IVY 2 Investments VCC (Primary Acquiring Firm)

and

New Holdco, a new company formed for the purposes of this transaction (Primary Target Firm)

Heard on:                     24 February 2021

Order Issued on:         24 February 2021

REASONS FOR DECISION

[1]            On 24 February 2021, the Competition Tribunal unconditionally approved a large merger between IVY 2 Investments VCC (“IVY” or “the Acquiring Group”) and New Holdco, a newly formed company for the purposes of this transaction (“NewCo” or “the Target Group”).

[2]            The transaction involves the Acquiring Group’s acquisition of the convertible preference shares in NewCo, such that the Acquiring Group will have sole control over NewCo post-merger.

[3]            IVY is not active in South Africa, however, the Acquiring Group has a global portfolio in financial services; telecommunications, media and technology; transportation and industrials; consumer and real estate; life sciences and agribusiness, as well as energy and resources.

[4]            NewCo operates as a holding company and does not conduct any business activities.

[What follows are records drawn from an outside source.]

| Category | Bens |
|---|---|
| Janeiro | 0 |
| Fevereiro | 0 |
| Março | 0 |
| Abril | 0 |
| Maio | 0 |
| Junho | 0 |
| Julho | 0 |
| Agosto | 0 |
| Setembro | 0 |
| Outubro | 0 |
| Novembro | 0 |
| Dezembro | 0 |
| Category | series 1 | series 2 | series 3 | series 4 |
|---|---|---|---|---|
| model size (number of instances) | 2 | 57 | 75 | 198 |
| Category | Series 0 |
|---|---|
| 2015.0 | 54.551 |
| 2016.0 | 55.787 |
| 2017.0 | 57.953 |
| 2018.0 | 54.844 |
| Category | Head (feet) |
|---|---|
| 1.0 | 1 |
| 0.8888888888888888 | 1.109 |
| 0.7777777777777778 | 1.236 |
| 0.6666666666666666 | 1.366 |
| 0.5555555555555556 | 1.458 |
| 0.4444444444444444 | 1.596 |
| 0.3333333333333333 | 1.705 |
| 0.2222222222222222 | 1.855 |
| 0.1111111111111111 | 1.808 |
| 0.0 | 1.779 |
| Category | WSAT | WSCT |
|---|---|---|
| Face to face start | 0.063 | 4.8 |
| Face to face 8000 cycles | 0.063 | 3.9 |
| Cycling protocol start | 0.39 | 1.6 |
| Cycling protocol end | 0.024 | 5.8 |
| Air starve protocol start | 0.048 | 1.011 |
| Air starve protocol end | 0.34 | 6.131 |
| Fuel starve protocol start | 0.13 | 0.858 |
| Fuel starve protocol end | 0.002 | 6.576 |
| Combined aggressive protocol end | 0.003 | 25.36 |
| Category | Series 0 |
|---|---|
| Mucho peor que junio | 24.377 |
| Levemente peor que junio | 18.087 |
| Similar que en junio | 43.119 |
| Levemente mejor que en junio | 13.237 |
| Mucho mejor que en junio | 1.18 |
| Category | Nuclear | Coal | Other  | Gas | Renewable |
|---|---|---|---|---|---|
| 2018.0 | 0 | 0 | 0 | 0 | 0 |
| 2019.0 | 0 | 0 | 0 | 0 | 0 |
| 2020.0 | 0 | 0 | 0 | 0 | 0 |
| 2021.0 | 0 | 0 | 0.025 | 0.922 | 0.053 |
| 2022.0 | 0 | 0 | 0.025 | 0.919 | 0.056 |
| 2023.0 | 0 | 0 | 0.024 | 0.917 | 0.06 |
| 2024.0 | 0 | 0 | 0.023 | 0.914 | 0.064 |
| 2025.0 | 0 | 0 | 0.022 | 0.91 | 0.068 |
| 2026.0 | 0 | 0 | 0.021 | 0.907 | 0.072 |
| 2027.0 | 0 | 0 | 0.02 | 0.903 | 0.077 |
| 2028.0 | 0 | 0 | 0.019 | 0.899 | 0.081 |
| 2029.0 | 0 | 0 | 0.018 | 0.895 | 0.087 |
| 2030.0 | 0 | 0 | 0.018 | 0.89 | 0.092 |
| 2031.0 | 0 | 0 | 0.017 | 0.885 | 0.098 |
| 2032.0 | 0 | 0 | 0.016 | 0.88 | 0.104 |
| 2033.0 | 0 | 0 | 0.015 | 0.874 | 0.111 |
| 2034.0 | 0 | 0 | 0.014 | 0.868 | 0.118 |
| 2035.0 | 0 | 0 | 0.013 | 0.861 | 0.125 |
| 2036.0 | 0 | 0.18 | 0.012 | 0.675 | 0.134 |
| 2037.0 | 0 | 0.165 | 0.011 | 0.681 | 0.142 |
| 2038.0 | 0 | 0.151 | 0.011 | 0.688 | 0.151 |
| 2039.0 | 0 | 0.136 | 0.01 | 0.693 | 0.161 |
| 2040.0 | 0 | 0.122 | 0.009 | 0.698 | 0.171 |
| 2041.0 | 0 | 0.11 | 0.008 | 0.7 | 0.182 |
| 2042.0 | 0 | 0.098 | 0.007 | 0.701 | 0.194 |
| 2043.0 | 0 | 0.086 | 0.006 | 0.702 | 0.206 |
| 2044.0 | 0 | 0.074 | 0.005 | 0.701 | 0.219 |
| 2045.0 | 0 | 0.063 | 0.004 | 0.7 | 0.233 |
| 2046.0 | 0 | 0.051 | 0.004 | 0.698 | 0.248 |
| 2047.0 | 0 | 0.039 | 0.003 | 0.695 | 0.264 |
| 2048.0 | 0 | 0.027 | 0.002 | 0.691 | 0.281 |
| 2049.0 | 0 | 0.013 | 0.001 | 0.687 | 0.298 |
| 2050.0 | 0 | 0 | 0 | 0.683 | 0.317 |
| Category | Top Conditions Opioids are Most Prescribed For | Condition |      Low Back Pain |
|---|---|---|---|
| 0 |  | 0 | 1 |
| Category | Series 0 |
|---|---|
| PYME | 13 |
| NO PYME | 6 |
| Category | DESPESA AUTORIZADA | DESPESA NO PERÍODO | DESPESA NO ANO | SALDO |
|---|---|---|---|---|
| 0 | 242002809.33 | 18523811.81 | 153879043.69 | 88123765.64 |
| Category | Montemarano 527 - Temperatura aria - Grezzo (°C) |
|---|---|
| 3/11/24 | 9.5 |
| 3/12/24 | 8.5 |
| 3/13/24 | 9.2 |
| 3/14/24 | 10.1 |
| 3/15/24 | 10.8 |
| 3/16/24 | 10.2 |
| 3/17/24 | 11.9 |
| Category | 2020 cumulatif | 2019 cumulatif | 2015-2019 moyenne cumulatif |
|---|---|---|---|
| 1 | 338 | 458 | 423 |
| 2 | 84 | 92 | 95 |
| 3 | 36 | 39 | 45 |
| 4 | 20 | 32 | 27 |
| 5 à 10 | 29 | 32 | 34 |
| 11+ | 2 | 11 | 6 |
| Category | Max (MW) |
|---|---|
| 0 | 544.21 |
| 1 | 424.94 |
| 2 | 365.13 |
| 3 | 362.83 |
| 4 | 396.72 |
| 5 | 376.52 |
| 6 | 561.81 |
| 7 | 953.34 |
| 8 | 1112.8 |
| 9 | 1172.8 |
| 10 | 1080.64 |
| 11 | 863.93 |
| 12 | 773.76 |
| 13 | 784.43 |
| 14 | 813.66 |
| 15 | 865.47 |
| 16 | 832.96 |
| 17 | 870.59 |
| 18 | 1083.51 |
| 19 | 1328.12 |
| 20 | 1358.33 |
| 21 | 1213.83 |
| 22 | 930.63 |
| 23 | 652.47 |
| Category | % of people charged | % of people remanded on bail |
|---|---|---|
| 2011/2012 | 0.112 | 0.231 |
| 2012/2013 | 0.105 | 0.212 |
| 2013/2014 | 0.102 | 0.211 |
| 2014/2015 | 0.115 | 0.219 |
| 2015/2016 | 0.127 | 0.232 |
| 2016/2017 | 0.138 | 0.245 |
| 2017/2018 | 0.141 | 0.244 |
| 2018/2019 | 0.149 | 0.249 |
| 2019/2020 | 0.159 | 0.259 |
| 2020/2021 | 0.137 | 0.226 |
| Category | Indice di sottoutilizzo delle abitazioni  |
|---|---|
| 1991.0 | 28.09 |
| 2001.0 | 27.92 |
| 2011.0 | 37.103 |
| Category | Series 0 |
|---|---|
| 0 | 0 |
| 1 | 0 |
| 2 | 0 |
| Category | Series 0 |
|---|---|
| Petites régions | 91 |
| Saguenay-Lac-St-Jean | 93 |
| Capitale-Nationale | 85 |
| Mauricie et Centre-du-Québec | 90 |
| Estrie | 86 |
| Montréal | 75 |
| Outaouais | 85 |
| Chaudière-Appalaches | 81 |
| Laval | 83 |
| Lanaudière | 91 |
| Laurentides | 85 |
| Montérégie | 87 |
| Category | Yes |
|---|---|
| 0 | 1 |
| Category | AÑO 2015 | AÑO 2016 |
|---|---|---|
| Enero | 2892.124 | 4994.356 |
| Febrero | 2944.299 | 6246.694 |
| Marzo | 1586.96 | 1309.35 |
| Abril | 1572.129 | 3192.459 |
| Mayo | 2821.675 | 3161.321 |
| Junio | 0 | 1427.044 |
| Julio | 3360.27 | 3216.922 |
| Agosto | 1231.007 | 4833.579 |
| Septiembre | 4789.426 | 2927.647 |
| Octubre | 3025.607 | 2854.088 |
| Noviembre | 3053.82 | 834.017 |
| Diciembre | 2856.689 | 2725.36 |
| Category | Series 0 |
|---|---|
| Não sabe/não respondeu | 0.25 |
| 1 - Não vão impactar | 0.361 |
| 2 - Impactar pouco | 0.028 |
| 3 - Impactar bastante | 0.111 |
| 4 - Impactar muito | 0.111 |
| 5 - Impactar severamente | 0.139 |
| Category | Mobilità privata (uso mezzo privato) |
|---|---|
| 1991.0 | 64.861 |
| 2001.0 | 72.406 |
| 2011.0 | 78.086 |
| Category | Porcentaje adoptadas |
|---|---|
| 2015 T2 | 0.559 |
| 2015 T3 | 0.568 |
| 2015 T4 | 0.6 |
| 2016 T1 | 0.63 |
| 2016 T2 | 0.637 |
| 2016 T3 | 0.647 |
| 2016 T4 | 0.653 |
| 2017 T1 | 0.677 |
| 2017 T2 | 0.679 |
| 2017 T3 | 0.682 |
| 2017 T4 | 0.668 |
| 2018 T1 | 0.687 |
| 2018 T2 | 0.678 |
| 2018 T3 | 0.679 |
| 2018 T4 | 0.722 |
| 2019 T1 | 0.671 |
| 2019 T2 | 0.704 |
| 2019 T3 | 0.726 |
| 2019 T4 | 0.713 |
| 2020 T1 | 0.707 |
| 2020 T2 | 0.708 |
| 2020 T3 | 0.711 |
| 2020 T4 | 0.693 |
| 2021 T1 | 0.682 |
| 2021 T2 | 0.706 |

However, NewCo’s controlling entity, PIL Holdings Pte. Ltd[1] (‘’PIL Holdings”) is engaged in ship-owning and operating activities, shipping agency services and container sales.

[5]            There are no horizontal or vertical overlaps in the activities of the merger parties. The Competition Commission, however, noted that PIL SA is currently a respondent in an on-going cartel investigation in the shipping and container market. It concluded that the merger was unlikely to change the existing market structure nor strengthen existing coordination in the shipping and container market, where the alleged collusive conduct is taking place.

[6]            The proposed merger raises no public interest concerns.

[7]            No third party raised any concern.

[8]            We concluded that the proposed transaction is unlikely to substantially prevent or lessen competition in any relevant market, or to have a negative impact on the public interest.
08 March 2021

Mr Enver Daniels                                                                                                                         Date

Ms Mondo Mazwai and Mr Halton Cheadle concurring

Tribunal Case Manager:                    C Mathonsi

For the Merging Parties:                    P Gounden and S Meyer

For the Commission:                          G Mutizwa, Z Hadebe and N Msiza

[1] Incorporated according to the laws of Singapore.